O vice presidente da CDL-BH, Marcelo de Souza e Silva, em entrevista à rádio Super Notícia FM, explicou que o cliente que vai ao shopping tem buscado, além da comodidade do estacionamento, a segurança em poder estacionar em um local privado. “As lojas de rua também precisam oferecer estacionamento e segurança. Hoje, ao estacionar na rua, enfrentamos o problema da iluminação pública, os flanelinhas que extorquem os clientes e a população de rua que afugenta os consumidores”, avalia.

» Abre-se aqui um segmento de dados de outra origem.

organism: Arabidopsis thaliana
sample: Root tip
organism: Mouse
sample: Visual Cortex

Ainda conforme o vice-presidente, outros fatores em relação à mobilidade urbana, como a demora do transporte público e a falta de vias preferenciais, são desafios não só da capital, mas das grandes cidades mineiras. Segundo ele, o planejamento do crescimento urbano, em conjunto com o poder público, é fundamental para que se melhore essas condições.

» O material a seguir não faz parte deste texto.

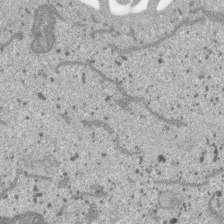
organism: Human
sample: Lung epithelial cells infected with SARS-CoV-2
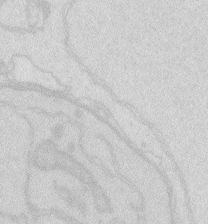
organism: Zebrafish
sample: Macrophage
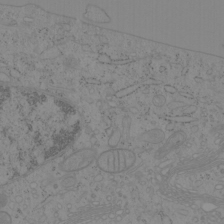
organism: Human
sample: HeLa cells
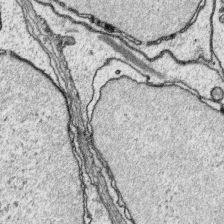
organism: Platynereis dumerilii
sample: Parapodia
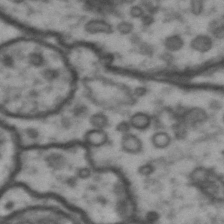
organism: Drosophila
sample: Brain

A agente de viagens, Karina Ruth, 37, também considera o estacionamento próprio item fundamental na hora de ir às compras. “Ainda mais se eu estiver com minha filha. Se não tem estacionamento, ou não tem vaga na porta, não paro mesmo. Já mudei de restaurante por causa disso”, afirma. Para ela, utilizar ônibus também é uma opção, especialmente quando o destino é o centro da cidade. “Estacionamentos privados do centro são caros e na rua não se acha vaga”, explica.

Segurança. Para 33% dos mineiros entrevistados pela CDL-BH, a segurança é o principal motivo de escolher os shoppings. Já para 22,7%, o conforto é o grande diferencial, enquanto 19,7% disseram considerar a variedade de produtos o fator principal na hora da escolha. Apenas 7,4% consideraram o preço.

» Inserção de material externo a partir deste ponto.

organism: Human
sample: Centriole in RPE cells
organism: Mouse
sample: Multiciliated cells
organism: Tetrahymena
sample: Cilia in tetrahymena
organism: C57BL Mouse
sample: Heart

A presença de estacionamento leva 3,5% dos entrevistados a optarem por shoppings e 2,4% consideram a localização importante. Apenas 0,9% julgaram o horário de funcionamento como fator principal na hora da escolha.

Ainda segundo a pesquisa, 39,4% dos entrevistados usam o próprio carro para irem às compras, enquanto 31,9% preferem ir de ônibus e 6,4% de metrô. Já 9,6% deles têm escolhido os aplicativos de transportes para irem aos shoppings, enquanto apenas 0,6% vão de táxi. Já 6,7% disseram ir de moto e 5,5% afiram ir à pé aos estabelecimentos comerciais.
Sindicatos vão à Justiça contra ICMS

Na tentativa de diminuir a alta carga tributária imposta aos empresários mineiros, o Sindicato dos Lojistas do Comércio (Sindilojas-BH), o Sindicato do Comércio Varejista de Gêneros Alimentícios (Sincovaga-BH) e o Sindicato do Comércio Varejista de Maquinismos, Ferragens, Tintas e Material de Construção (Sindimaco) entraram em conjunto com uma ação na Justiça questionando a incidência do diferencial de alíquota do Imposto sobre Circulação de Mercadorias e Serviços (ICMS) para as empresas que optaram pelo regime do Simples Nacional.

Para o advogado Rômulo Martins, sócio do Silva Freire Advogados, que ajuizou a ação, a cobrança é inconstitucional, ferindo a não cumulatividade do ICMS e a competitividade das empresas optantes pelo regime, prejudicando os quase 60 mil microempresários representados pelos sindicatos.